This course introduces the essential principles of materials science with a special focus on semiconductors — the key materials behind modern electronics and energy technologies. Students will explore how atomic structure, crystal symmetry, bonding, and defects determine the electrical, optical, and thermal properties of materials. Topics include crystal structures, bonding characteristics, phase diagrams, energy bands, vibration, and defects in crystalline solids. Building on these fundamentals, the course examines how semiconductors function in devices such as diodes, transistors, energy conversion, and solar cells. The relationships between material properties and device performance will be emphasized throughout. Through lectures, demonstrations, and problem-based exercises, students will develop both conceptual understanding and analytical skills needed to study and design semiconductor materials and devices. Weekly Topics: 1 Introduction to this course and what’s unique about the materials 2 Atomistic arrangement and crystal structure 3 Materials with metallic bonding 4 Materials with ionic bonding 5 Materials with covalent bonding 6 Phase diagram and equilibrium 7 Mechanical behavior of materials 8 Mid-semester examination 9 Electronic structure of materials 10 Atomic vibrations in materials 11 Introduction to semiconductors 12 Carrier mobility and thermal conductivity 13 Defects and their implications in semiconductors 14 Optical response of semiconductors 15 Special topic: Semiconductors for energy applications 16 Final examination

-Understand the physical foundation of materials. -Be able to practice calculating basic properties of materials. -Understand the relationship between structure, symmetry, chemical bonding, and properties of materials. -Update modern knowledge about semiconductor materials.

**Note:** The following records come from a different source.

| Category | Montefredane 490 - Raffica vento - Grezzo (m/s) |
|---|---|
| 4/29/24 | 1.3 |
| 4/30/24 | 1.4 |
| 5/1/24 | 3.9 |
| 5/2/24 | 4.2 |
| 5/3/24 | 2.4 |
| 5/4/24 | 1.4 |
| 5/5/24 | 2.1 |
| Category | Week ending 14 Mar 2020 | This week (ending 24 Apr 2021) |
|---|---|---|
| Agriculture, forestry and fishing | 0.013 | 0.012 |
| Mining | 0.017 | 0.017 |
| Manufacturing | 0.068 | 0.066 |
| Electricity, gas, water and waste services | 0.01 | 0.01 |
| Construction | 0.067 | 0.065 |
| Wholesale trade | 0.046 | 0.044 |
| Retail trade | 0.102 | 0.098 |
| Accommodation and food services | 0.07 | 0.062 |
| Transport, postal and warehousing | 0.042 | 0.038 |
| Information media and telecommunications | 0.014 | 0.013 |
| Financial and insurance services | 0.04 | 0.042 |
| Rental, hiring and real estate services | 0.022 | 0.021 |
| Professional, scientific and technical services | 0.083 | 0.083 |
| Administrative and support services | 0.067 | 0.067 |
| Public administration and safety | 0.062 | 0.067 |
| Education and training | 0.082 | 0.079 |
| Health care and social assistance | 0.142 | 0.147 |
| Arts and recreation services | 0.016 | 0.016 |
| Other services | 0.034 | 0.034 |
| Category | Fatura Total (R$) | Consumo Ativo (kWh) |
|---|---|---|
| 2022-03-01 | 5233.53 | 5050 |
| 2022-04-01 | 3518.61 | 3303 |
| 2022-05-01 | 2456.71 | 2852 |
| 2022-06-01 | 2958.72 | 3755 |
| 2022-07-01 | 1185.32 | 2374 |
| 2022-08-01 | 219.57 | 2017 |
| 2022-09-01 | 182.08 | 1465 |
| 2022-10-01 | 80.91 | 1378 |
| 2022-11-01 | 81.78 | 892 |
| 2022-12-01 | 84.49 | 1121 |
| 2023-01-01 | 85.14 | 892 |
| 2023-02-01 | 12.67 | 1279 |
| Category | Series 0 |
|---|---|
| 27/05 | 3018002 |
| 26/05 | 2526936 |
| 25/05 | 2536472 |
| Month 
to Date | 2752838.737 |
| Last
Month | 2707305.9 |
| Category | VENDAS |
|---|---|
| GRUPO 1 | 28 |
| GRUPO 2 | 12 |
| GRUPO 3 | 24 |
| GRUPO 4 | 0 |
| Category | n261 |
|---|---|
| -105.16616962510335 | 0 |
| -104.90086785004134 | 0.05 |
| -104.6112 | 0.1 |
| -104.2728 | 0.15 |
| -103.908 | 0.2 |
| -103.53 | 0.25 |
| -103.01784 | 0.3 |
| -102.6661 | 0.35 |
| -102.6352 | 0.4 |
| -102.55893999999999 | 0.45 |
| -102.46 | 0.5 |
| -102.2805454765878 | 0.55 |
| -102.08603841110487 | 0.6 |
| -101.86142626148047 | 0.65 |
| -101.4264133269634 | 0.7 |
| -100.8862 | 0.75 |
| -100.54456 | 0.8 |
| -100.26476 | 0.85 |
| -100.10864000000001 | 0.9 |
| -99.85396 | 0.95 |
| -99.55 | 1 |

No prerequisites are required to take this course, but students are asked to prepare a basic background on their own. * Mid-semester examination (50%): 3 hours * Final examination (50%): 3 hours

-N. T. Hung, A. R. T. Nugraha and R. Saito, Quantum ESPRESSO Course for Solid-State Physics, Jenny Stanford Publishing, New York, 372 Pages, (2022). -E. Kaxiras, J. D. Joannopoulos - Quantum Theory of Materials (2019, Cambridge University Press). -C. Kittel, Introduction Solid State Physics (1953).